*** Block opens ***

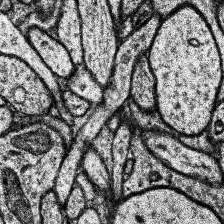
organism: Human
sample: Temporal Lobe
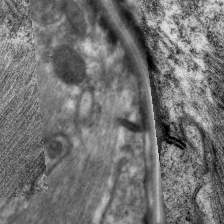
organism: C. elegans
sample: Pharynx
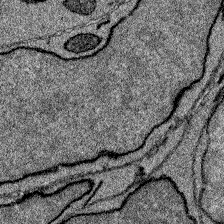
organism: Zebrafish
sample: Larval olfactory bulb
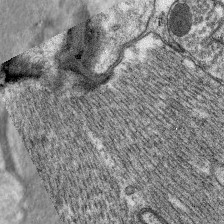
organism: C. elegans
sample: Pharynx
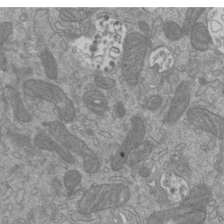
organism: Mouse
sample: ED-1 cell nuclei; centrioles
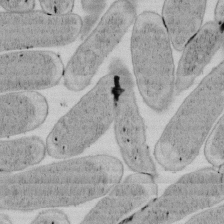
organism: E. coli
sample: Bacterial nucleoid
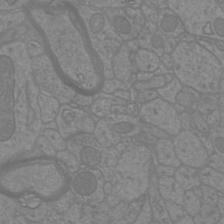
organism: Mouse
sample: Cortical neurons
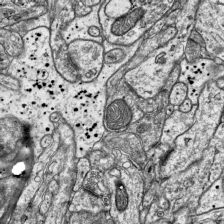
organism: Mouse
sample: Visual Cortex
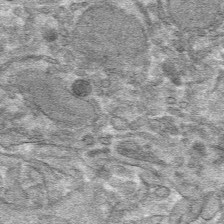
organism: Mouse
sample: Mouse hepatocytes
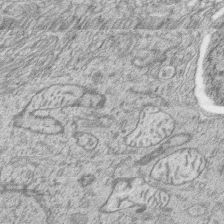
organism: Zebrafish
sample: synaptic ribbons in rod cells and cone cells
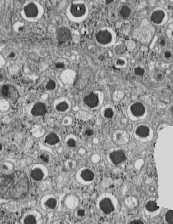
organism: C57BL Mouse
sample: Pancreatic islet
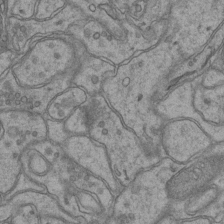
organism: Mouse
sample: CA1 Hippocampus
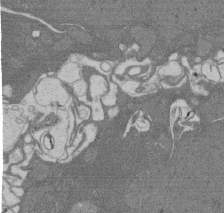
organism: Rat
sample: Salivary granule
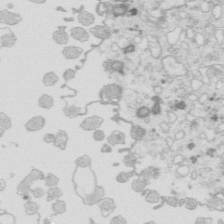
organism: Mouse
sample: Multiciliated cells
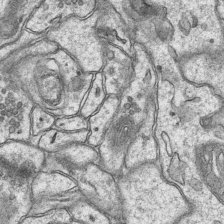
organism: Mouse
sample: CA1 Hippocampus
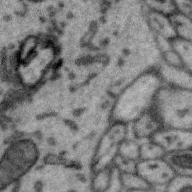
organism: Zebra finch
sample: Brain
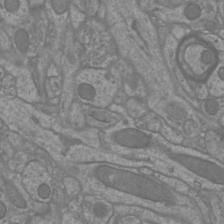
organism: Mouse
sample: Cortical neurons
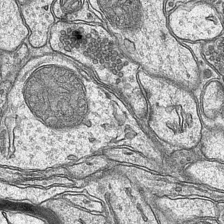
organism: Mouse
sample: CA1 Hippocampus
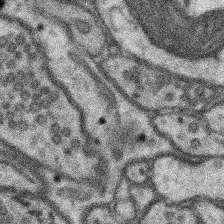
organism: Mouse
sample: Somatosensory cortex neuropil
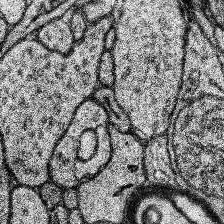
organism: Human
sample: Temporal Lobe
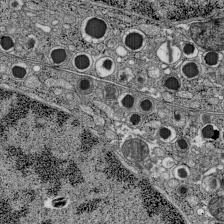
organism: C57BL Mouse
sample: Pancreatic islet
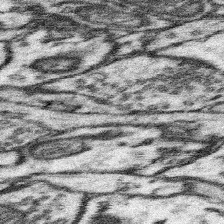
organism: Mouse
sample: Somatosensory cortex neuropil
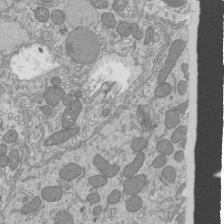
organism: Mouse
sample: Cilia; mouse epididymis
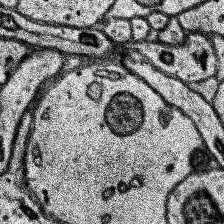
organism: Human
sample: Temporal Lobe
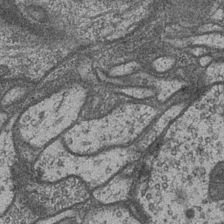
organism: Drosophila
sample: Optic medulla
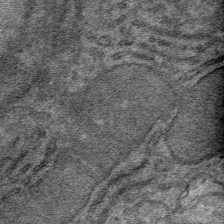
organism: Mouse
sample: Mouse Salivary gland
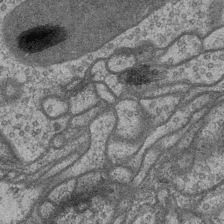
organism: Drosophila
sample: Optic medulla
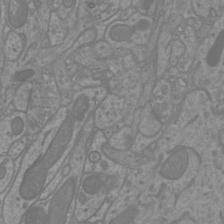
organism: Mouse
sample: Cortical neurons
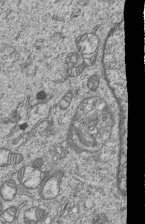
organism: Human
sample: MDA-MB-231 cells
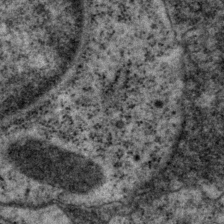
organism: P. pacificus
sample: Pharynx
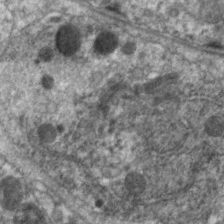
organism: C. elegans
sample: Pharynx
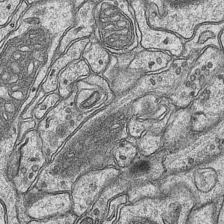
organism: Mouse
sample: CA1 Hippocampus
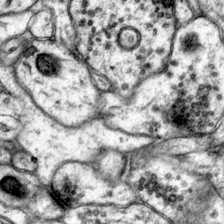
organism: Mouse
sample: Primary visual cortex
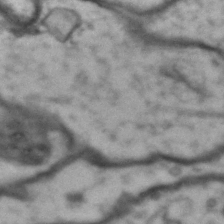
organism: Drosophila
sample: Brain
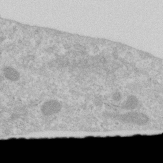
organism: Human
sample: Centriole in RPE cells
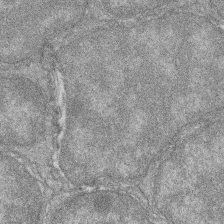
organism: Zebrafish
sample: Cilia; retinal pigment epithelium
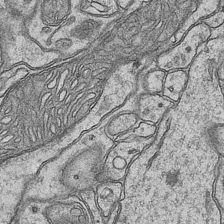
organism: Mouse
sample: CA1 Hippocampus
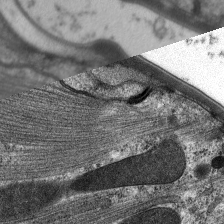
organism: C. elegans
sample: Pharynx
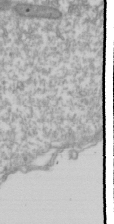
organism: Drosophila
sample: Cell division; meiosis; drosophila spermatocytes
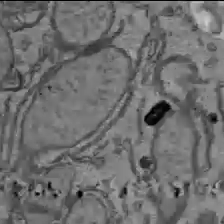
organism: C57BL Mouse
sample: Liver
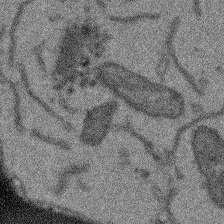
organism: Arabidopsis thaliana
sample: Root tip
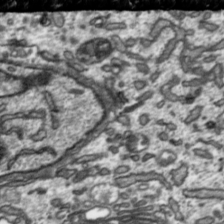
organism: Toxoplasma gondii
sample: Parasites in a vacuole inside a host cell
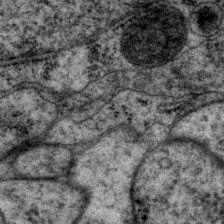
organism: P. pacificus
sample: Pharynx
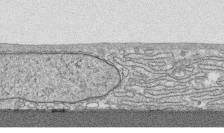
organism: Human
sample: CRL-1474
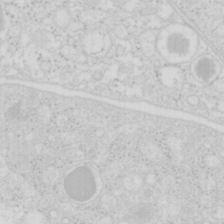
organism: Mouse
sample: Pancreas
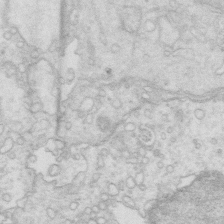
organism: Mouse
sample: Multiciliated cells
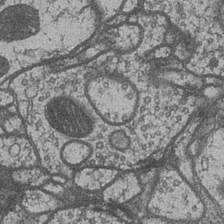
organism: Drosophila
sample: Optic medulla
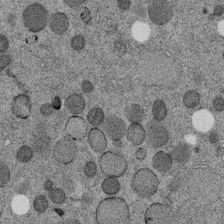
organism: C. elegans
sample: C. elegans embryo early stage
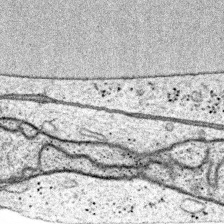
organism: Human
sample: HeLa cells
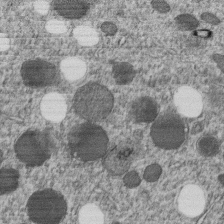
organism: C. elegans
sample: C. elegans embryo early stage
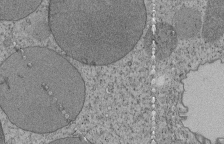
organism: Tetrahymena
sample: Cilia in tetrahymena
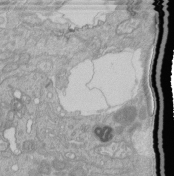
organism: Human
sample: Retinal organoid Rod and Cone cells
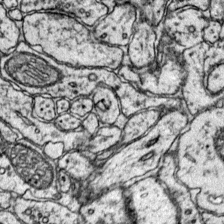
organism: Mouse
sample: Primary visual cortex
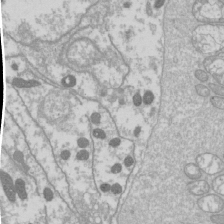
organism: Drosophila
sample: Cell division; meiosis; drosophila spermatocytes
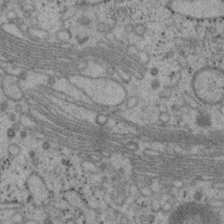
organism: Human
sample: HeLa cells
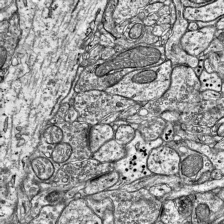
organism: Mouse
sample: Visual Cortex
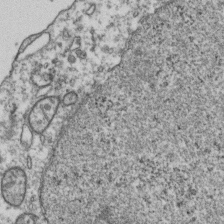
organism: Human
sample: Activated Jurkat CD4+ T cells
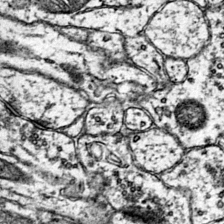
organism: Mouse
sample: Primary visual cortex
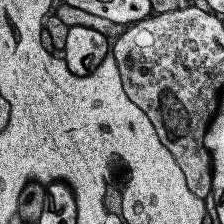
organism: Human
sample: Temporal Lobe
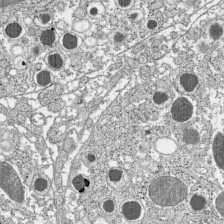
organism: C57BL Mouse
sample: Pancreatic islet
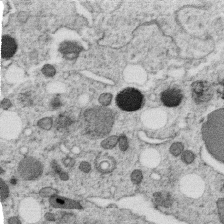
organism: C. elegans
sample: C. elegans oocyte; sperm cells
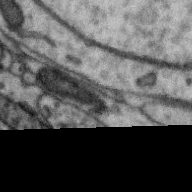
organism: Zebra finch
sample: Brain
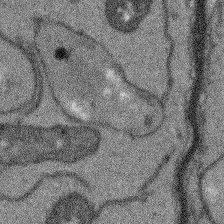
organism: Arabidopsis thaliana
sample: Root tip
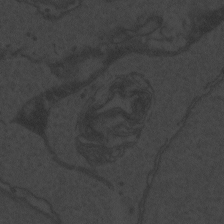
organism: Zebrafish
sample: Macrophage infected with Toxoplasma gondii
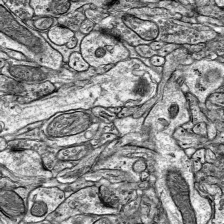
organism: Mouse
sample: Visual Cortex
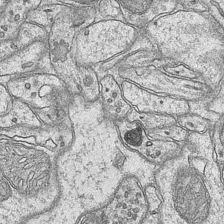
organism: Mouse
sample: CA1 Hippocampus
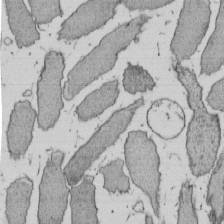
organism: E. coli
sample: Bacterial nucleoid
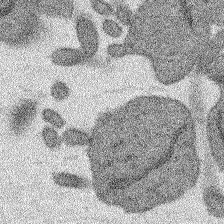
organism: Human
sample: HeLa cells
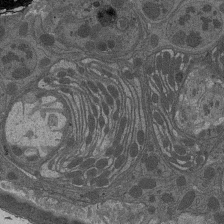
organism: Drosophila
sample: Antenna
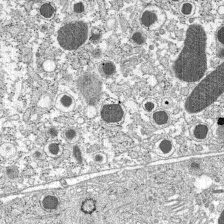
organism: C57BL Mouse
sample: Pancreatic islet
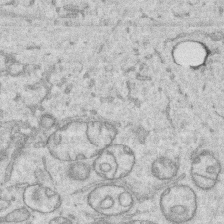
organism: Human
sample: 1205lu cells
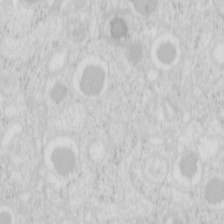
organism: Mouse
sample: Pancreas
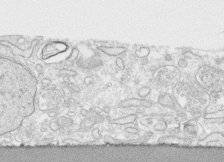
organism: Human
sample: CRL-1474

*** Block closes ***

_What the exercise asks:_ Return the records above verbatim, images excluded.

_Answer box:_
organism: Human
sample: Temporal Lobe
organism: C. elegans
sample: Pharynx
organism: Zebrafish
sample: Larval olfactory bulb
organism: C. elegans
sample: Pharynx
organism: Mouse
sample: ED-1 cell nuclei; centrioles
organism: E. coli
sample: Bacterial nucleoid
organism: Mouse
sample: Cortical neurons
organism: Mouse
sample: Visual Cortex
organism: Mouse
sample: Mouse hepatocytes
organism: Zebrafish
sample: synaptic ribbons in rod cells and cone cells
organism: C57BL Mouse
sample: Pancreatic islet
organism: Mouse
sample: CA1 Hippocampus
organism: Rat
sample: Salivary granule
organism: Mouse
sample: Multiciliated cells
organism: Mouse
sample: CA1 Hippocampus
organism: Zebra finch
sample: Brain
organism: Mouse
sample: Cortical neurons
organism: Mouse
sample: CA1 Hippocampus
organism: Mouse
sample: Somatosensory cortex neuropil
organism: Human
sample: Temporal Lobe
organism: C57BL Mouse
sample: Pancreatic islet
organism: Mouse
sample: Somatosensory cortex neuropil
organism: Mouse
sample: Cilia; mouse epididymis
organism: Human
sample: Temporal Lobe
organism: Drosophila
sample: Optic medulla
organism: Mouse
sample: Mouse Salivary gland
organism: Drosophila
sample: Optic medulla
organism: Mouse
sample: Cortical neurons
organism: Human
sample: MDA-MB-231 cells
organism: P. pacificus
sample: Pharynx
organism: C. elegans
sample: Pharynx
organism: Mouse
sample: CA1 Hippocampus
organism: Mouse
sample: Primary visual cortex
organism: Drosophila
sample: Brain
organism: Human
sample: Centriole in RPE cells
organism: Zebrafish
sample: Cilia; retinal pigment epithelium
organism: Mouse
sample: CA1 Hippocampus
organism: C. elegans
sample: Pharynx
organism: Drosophila
sample: Cell division; meiosis; drosophila spermatocytes
organism: C57BL Mouse
sample: Liver
organism: Arabidopsis thaliana
sample: Root tip
organism: Toxoplasma gondii
sample: Parasites in a vacuole inside a host cell
organism: P. pacificus
sample: Pharynx
organism: Human
sample: CRL-1474
organism: Mouse
sample: Pancreas
organism: Mouse
sample: Multiciliated cells
organism: Drosophila
sample: Optic medulla
organism: C. elegans
sample: C. elegans embryo early stage
organism: Human
sample: HeLa cells
organism: C. elegans
sample: C. elegans embryo early stage
organism: Tetrahymena
sample: Cilia in tetrahymena
organism: Human
sample: Retinal organoid Rod and Cone cells
organism: Mouse
sample: Primary visual cortex
organism: Drosophila
sample: Cell division; meiosis; drosophila spermatocytes
organism: Human
sample: HeLa cells
organism: Mouse
sample: Visual Cortex
organism: Human
sample: Activated Jurkat CD4+ T cells
organism: Mouse
sample: Primary visual cortex
organism: Human
sample: Temporal Lobe
organism: C57BL Mouse
sample: Pancreatic islet
organism: C. elegans
sample: C. elegans oocyte; sperm cells
organism: Zebra finch
sample: Brain
organism: Arabidopsis thaliana
sample: Root tip
organism: Zebrafish
sample: Macrophage infected with Toxoplasma gondii
organism: Mouse
sample: Visual Cortex
organism: Mouse
sample: CA1 Hippocampus
organism: E. coli
sample: Bacterial nucleoid
organism: Human
sample: HeLa cells
organism: Drosophila
sample: Antenna
organism: C57BL Mouse
sample: Pancreatic islet
organism: Human
sample: 1205lu cells
organism: Mouse
sample: Pancreas
organism: Human
sample: CRL-1474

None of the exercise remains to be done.